Cloning, Expression Of Human Tissue Kallikrein And Its Preliminary Study On Gene Therapy For Hypertention

Human tissue kallikrein(KLK1) proteolizes kininogen to release kinin, which plays important roles in blood pressure regulation, renal function and so on. To develop the recombinant KLK1, KLK1 cDNA was amplified from pooled human pancreas single-stranded cDNAs by high fidelity PCR. Sequence analysis showed that the KLK1 cDNA was identical to or differed by only 3bp from the previously published human renal/pancreas/salivary KLK1 cDNAs. The cDNA was digested by restriction enzymes to remove its signal peptide sequence and then subcloned into the prokaryotic expression vector pGEX-4T-3. The GST-KLK1 fusion protein of about 48kDa was expressed in E.coli by IPTG induction, which was confirmed by Western blotting.
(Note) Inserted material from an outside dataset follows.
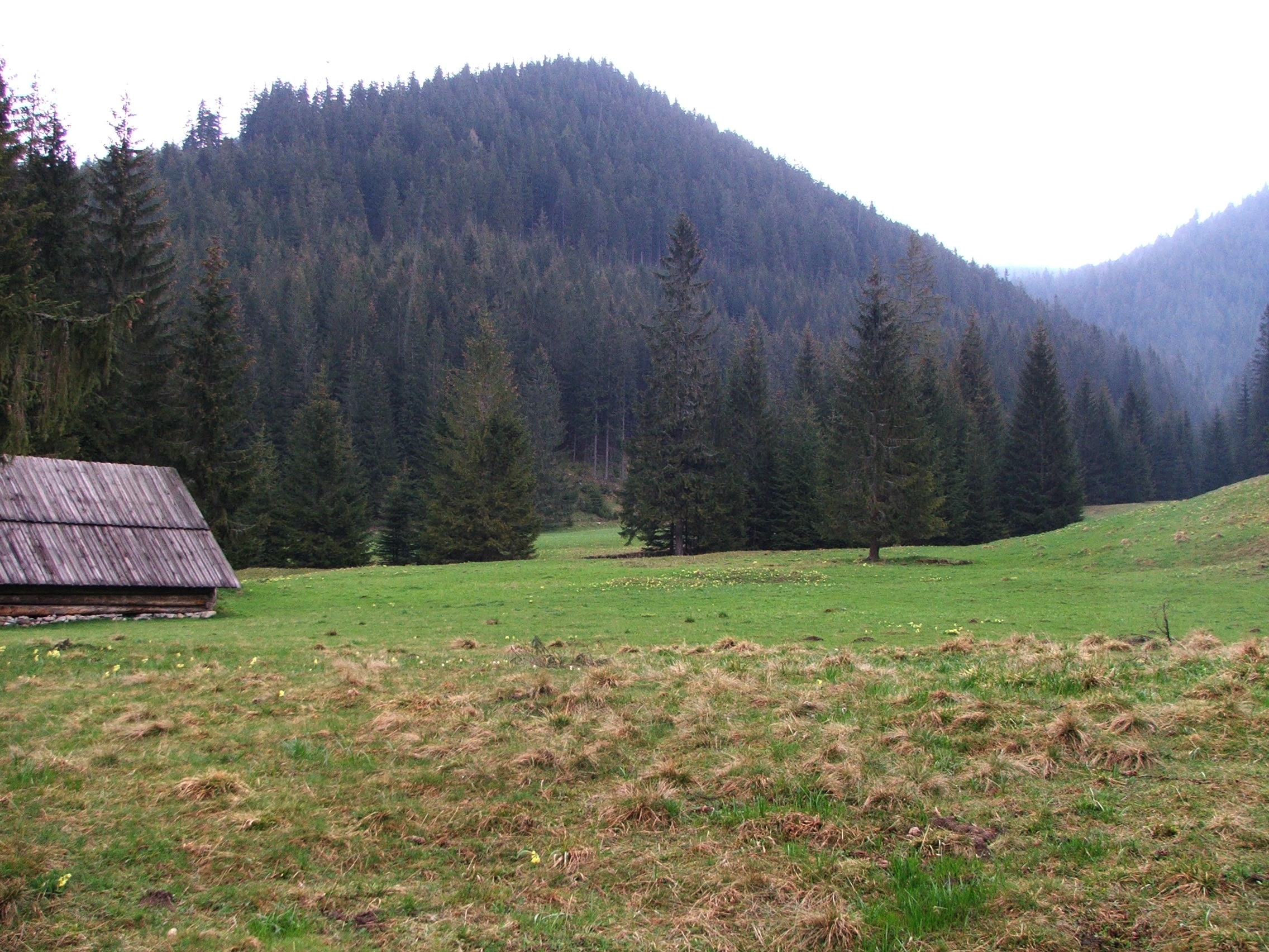 Polana Huciska w Dolinie Chochołowskiej i Klinowa Czuba

The antiserum and monoclonal antibody were prepared by using the prokaryotic expression product as the antigen or by injection of mice with KLK1 cDNA cloned into eukaryotic expression vector pcDNA. The recombinant vector was mixed with branched 25kDa polyethylenimine and then transfected into COS-1 cells. The expression was revealed by indirect fluorescent assay. The systemic blood pressure of spontaneously hypertensive rats (SHR) was decreased after injection of the recombinant vector, from 165 to 125 mmHg, which lasted for 2 to 3 weeks. The KLK1 cDNA was subcloned into a mammary gland-specific expression vector p205C3 and then was injected into the mice via tail vein. The up to 292 U/ml KLK1 activity was detected in the milk of the gene injected mice by spectrophotometry. These data demonstrated the correctness of KLK1 cDNA and usefulness for production of recombinant KLK1 and gene therapy for hypertension.